I have worked on three separate accounting software projects, two of which were large. I have seen that they all had many of the same hurdles to overcome. It is prudent to surmise that growing pains are organically absorbed, and maybe, in respect to the size of the client and the C/ETRM function in relation to the rest of their business, expectations may yet still create a positive perception for their clients.
Perception within our space, amongst C/ETRM firms, varies widely. Ask someone from periphery risk or logistics systems, and there are choice words I would not share here amongst our own brethren. Some founded, some really not. Perception, rather than truth, though, is what people see. The truth only comes years later, just as I experienced with my relatives after leaving Enron.
If a mega software firm wants to purchase and integrate a C/ETRM vendor, or class thereof, a traditional C/ETRM system is the best choice, rather than attempting to build-out the commodity and energy space in-house. A hard one to discern again, but if you are able to go to an existing client who paid you $1.6 billion for your accounting system, another $125 million for an energy suite is just an add-in. Or, a $435 million previously implemented ERP system and asking another $35 million, may seem more easily achieved than buying a C/ETRM system for a proposed $18 million.
Standardized Software Platforms
Small- to medium-sized firms have found tremendous value in having the up-and-coming C/ETRM vendors provide a standardized platform that is much easier to implement and maintain.
Standardized being that each system has every client on the same version; no separate branch codes. These companies, depending on their niche and/or stage of growth, may also provide some customization, but it is usually to address the critical path of a transaction – not the Triple-A approach of giving you the any, all, and automatic software solutions the larger firms desire. Balancing the must-haves and the nice-to-haves with cost, is how many of these standardized software firms are able to deliver crisp solutions.

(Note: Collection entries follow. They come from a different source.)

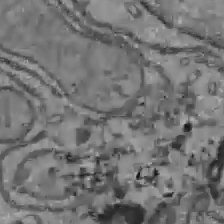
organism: C57BL Mouse
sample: Liver
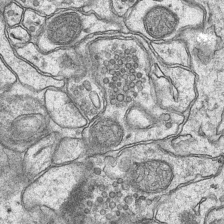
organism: Mouse
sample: CA1 Hippocampus
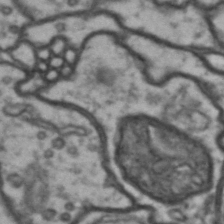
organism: Drosophila
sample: Brain
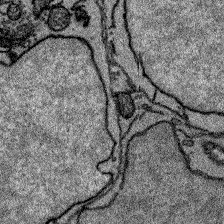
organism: Zebrafish
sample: Larval olfactory bulb
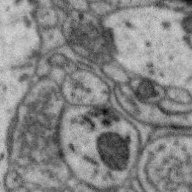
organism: Zebra finch
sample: Brain
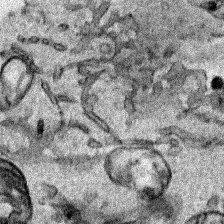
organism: Human
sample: Mitochondria in HCT116 cells
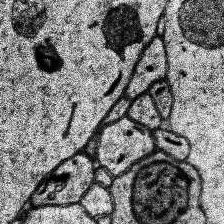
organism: Human
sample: Temporal Lobe
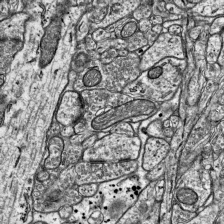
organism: Mouse
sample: Visual Cortex
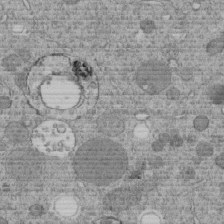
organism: C. elegans
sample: C. elegans embryo early stage
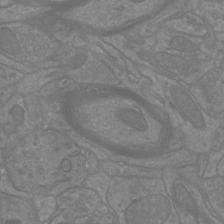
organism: Mouse
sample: Cortical neurons
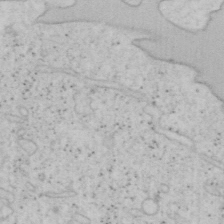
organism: Human
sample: HeLa cells
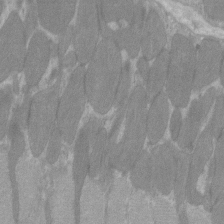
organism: C57BL Mouse
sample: Tibialis anterior muscle cell
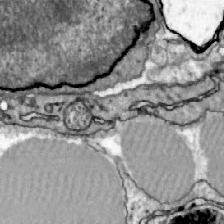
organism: Zebrafish
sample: Actinotrichia fibers
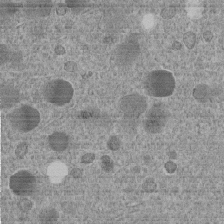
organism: C. elegans
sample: C. elegans embryo early stage

There are many firms who have purchased the major C/ETRM systems that should have definitely explored this avenue. There are also many firms today who are using bigger platforms, who may want to consider these solutions as an experiment for one segment of their business.

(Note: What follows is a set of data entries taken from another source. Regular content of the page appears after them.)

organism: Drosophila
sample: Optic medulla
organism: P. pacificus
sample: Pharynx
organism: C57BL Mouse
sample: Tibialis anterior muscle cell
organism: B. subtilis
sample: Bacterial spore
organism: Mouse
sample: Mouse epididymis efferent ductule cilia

If you look at these up-and-coming software vendors’ websites, you will see they have small players, but you will be surprised too, that they have large trading houses on their client list. There is no doubt some large players are leveraging and experimenting with standard software.
The Ultimate Future State
In the next five years, for the client who can no longer afford to lag, the choices are challenging. If you are waiting for the AAA – any, all and automatic – system capability, you will get replaced with someone who has started experimenting and who bought a system. The increase in big data needs and more complex sophisticated valuation tools that interact seamlessly with logistics are the keys going forward. Integrating these key factors into a core transaction processing system will follow.
There are definitely those who think this will be achieved sooner than 2020, and it is possible. Although we are changing at a faster pace, it still takes time to get where we all want to be.
We will get there though. By 2030, there will be no more than 3-5 major C/ETRM firms, plus the up-and-coming firms. Consolidation, fading into the sunset, and large software firms will dominate. Those that remain will be a legacy existence, with half-baked support, if any at all. A few up-and-coming firms will actually be one of the last standing, but if they don’t also have the back-end accounting capability, they will be absorbed or vanish as well.